42 ↗(On Diff #12002)

W_TO_INT isn't necessarily right; it is for converting to the C type int which might not be 32 bits. Better use %lobits32(w) explicitly.

erikd updated this revision to Diff 12039.Apr 9 2017, 7:15 AM

Fix typos in comments.
Use %lobits32.

This revision is now accepted and ready to land.Apr 9 2017, 7:15 AM
erikd marked 23 inline comments as done.Apr 9 2017, 3:20 PM

I'd be happier if we had some more decent tests, that would be less likely to pass under a completely broken implementation.

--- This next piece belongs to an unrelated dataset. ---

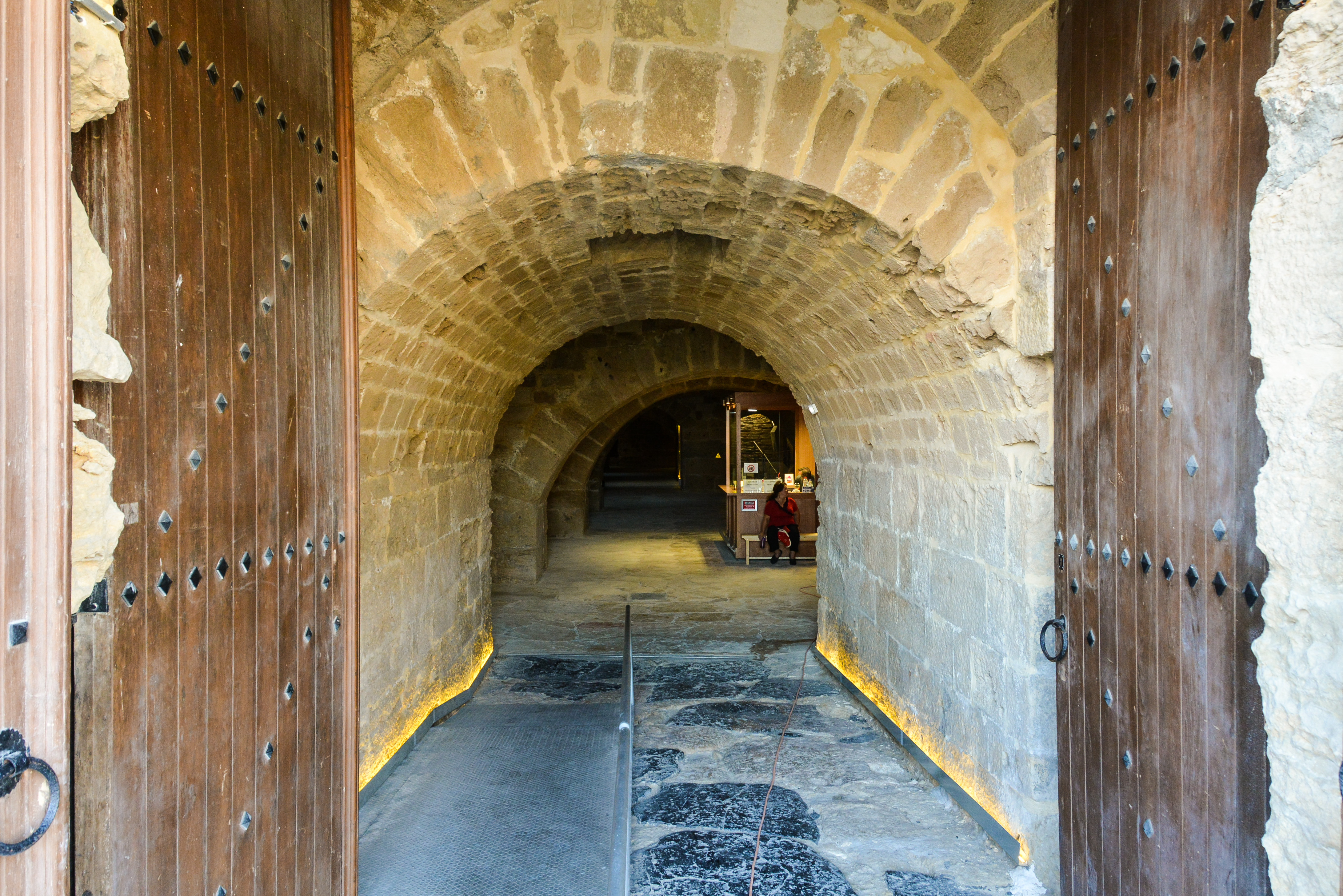 Θαλάσσιο Φρούριο ενετικού λιμένος Ηρακλείου (Κούλες)«Κούλες»

erikd added a comment.Apr 10 2017, 3:57 AM

I'd be happier if we had some more decent tests, that would be less likely to pass under a completely broken implementation.

What would you suggest?

In an external project I did QuickCheck round tripping of word -> float -> word and float -> word -> float for both Double/Word64 and Float/Word32. This works fine on x86_64, but on x86 the word -> float -> word round trip fails if the value of the f is NaN (for both Float and Double). I'm pretty sure this is a quirk of the x86 floating point unit.

erikd updated this revision to Diff 12046.Apr 10 2017, 7:16 AM

Improve the test.

erikd added a comment.Apr 10 2017, 7:17 AM

Tested on x86/linux and x86_64/linux. Maybe @trofi or someone could test on other architectures.

By the way, you could also just put the cmm file in the base package, and not have to touch the rts at all.

Indeed, I like the idea of including this in base. Only truly foundational operations should be in rts/.

erikd updated this revision to Diff 12082.EditedApr 11 2017, 3:25 AM

Move CMM code to base library as requested.

This revision was automatically updated to reflect the committed changes.